Raised as a Southern Baptist in North Carolina, Tucker has weighed other, earthlier, explanations to
the phenomenon.

He’s looked at fraud, perhaps for financial gain or fame. But most claims usually don’t net a movie
deal, and many of the families Tucker’s met, particularly in the West, are reluctant to speak publicly
about their child’s unusual behaviour. Tucker has also considered simple childhood fantasy play, but
that doesn’t explain how the details children offer can sometimes lead back to a individual. “It defies
logic that it would just be a coincidence,” he says.

Faulty memories of witnesses are likely present in many cases, Tucker says, but there are dozens of
instances where people made notes of what the children were saying almost from the beginning.

“None of those possibilities would also explain some of the other patterns, like the intense
emotional attachment many children have to these memories, as Ryan exhibited,” Tucker says.

Tucker believes the relatively small number of claims he and Stevenson collected during the last five
decades, especially from America, is partly because parents may dismiss or misunderstand what
their children are telling them. “If children get a message that they aren’t being listened to, they will
stop talking,” Tucker says. “They see they aren’t supported. Most kids aim to please their parents.”

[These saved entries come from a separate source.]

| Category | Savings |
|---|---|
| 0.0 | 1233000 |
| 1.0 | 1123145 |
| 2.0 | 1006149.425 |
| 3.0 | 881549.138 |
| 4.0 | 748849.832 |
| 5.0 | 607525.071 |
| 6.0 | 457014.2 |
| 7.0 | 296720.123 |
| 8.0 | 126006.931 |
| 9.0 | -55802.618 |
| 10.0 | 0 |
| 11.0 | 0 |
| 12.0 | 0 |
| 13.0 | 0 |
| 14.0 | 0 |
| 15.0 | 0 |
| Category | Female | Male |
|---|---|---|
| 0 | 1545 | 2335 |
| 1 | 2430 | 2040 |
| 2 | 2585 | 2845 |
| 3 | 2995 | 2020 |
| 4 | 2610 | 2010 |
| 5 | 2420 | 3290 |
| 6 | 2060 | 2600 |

How exactly the consciousness, or at least memories, of one person might transfer to another is
obviously a mystery, but Tucker believes the answers might be found within the foundations of
quantum physics.

Scientists have long known that matter like electrons and protons produces events only when
observed.
A simplified example: Take light and shine it through a screen with two slits cut in it. Behind the
screen, put a photographic plate that records the light. When the light is unobserved as it travels,
the plate shows it went through both slits. But what happens when the light is observed? The plate
shows the particles go through just one of the slits. The light’s behaviour changes, and the only
difference is that it is being observed. There’s plenty of debate on what that might mean. But
Tucker, like Max Planck, the father of quantum physics, believes that discovery shows that the
physical world is affected by, and even derived from the non-physical, from consciousness.

If that’s true, then consciousness doesn’t require a three-pound brain to exist, Tucker says, and so
there’s no reason to think that consciousness would end with it.

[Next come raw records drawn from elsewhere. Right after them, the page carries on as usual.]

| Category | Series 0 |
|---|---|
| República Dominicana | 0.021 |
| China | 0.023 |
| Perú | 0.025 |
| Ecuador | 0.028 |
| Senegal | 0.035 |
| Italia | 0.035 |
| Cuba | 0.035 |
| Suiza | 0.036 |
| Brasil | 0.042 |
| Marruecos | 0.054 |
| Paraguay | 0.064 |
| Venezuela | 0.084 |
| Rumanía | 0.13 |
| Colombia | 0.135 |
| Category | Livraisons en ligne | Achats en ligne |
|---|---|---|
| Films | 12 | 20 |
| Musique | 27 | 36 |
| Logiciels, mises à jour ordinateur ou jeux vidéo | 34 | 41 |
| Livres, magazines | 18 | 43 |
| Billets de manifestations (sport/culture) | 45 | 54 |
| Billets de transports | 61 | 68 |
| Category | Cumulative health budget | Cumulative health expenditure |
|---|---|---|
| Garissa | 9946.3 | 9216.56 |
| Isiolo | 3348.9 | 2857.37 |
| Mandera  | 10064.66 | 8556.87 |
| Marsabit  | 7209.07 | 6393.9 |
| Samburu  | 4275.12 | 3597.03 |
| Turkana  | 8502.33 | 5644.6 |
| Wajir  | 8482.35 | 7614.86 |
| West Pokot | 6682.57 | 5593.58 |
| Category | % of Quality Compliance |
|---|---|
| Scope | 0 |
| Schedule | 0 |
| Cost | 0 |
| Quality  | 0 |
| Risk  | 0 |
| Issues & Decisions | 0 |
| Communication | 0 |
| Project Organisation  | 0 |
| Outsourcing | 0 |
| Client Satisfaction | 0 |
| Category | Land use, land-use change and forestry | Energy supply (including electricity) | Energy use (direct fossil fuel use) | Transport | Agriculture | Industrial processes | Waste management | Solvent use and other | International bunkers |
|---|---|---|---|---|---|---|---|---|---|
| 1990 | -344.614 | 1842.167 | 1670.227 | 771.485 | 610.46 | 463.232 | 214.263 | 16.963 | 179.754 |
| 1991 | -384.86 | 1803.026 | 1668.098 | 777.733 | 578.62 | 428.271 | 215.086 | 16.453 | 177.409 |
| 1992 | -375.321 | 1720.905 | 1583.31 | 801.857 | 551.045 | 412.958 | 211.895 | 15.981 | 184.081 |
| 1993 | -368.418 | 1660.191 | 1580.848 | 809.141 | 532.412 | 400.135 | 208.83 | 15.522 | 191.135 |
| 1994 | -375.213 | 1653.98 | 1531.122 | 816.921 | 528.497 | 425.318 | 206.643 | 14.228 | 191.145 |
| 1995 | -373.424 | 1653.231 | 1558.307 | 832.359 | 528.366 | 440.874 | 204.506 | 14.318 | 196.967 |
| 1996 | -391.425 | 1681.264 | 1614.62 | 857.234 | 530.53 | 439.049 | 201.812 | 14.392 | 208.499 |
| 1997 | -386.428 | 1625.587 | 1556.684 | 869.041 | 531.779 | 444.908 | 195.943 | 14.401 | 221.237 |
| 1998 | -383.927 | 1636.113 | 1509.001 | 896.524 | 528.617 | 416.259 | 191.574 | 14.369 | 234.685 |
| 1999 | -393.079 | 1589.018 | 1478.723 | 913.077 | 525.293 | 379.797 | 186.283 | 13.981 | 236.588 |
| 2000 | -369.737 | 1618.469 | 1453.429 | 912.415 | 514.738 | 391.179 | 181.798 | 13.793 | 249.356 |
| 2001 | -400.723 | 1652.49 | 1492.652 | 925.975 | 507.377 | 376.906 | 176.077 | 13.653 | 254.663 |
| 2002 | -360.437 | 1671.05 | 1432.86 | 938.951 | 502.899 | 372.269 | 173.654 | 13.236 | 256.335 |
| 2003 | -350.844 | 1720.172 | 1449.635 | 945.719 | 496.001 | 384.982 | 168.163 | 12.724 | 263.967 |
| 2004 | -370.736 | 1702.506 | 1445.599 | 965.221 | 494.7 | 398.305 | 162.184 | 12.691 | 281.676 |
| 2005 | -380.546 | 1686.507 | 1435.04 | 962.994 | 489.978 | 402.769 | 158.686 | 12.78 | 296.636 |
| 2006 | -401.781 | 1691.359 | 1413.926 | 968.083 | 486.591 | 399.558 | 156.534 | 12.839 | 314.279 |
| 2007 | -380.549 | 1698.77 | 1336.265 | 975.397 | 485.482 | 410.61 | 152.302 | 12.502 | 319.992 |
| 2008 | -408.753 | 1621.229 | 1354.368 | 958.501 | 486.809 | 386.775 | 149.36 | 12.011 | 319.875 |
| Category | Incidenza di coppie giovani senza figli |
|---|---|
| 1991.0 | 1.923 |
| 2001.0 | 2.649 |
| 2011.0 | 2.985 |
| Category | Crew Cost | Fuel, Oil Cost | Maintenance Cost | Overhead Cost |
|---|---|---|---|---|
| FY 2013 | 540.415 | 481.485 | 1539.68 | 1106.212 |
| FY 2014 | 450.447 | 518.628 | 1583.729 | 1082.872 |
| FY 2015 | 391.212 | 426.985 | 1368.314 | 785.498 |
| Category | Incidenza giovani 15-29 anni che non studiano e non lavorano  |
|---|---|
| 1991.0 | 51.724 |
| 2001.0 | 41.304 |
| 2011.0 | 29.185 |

“It’s conceivable that in some way consciousness could be expressed in a new life,” Tucker says.

Robert Pollock, director of the Centre for the Study of Science and Religion at Columbia University,
said scientists have long pondered the role observation might play in the physical world, but the
hypotheses about it are not necessarily scientific. “Debates among physicists that centre on the
clarity and beauty of an idea but not on its dis-provability are common to my mind, but are not
scientific debates at all,” says Pollock. “I think what Planck and others since who have looked at how
these very small particles behave, and then made inferences about consciousness, are expressing a
hope. That’s fine; I hope they are right. But there’s no way to disprove the idea.”

Associate Professor of Psychiatry Jim B. Tucker

Tucker says his hypothesis is based on more than just wishful thinking. “It’s much more than a
hope,” he says. “Having direct positive evidence for a theory can have value, even if negative
evidence against it is not possible.”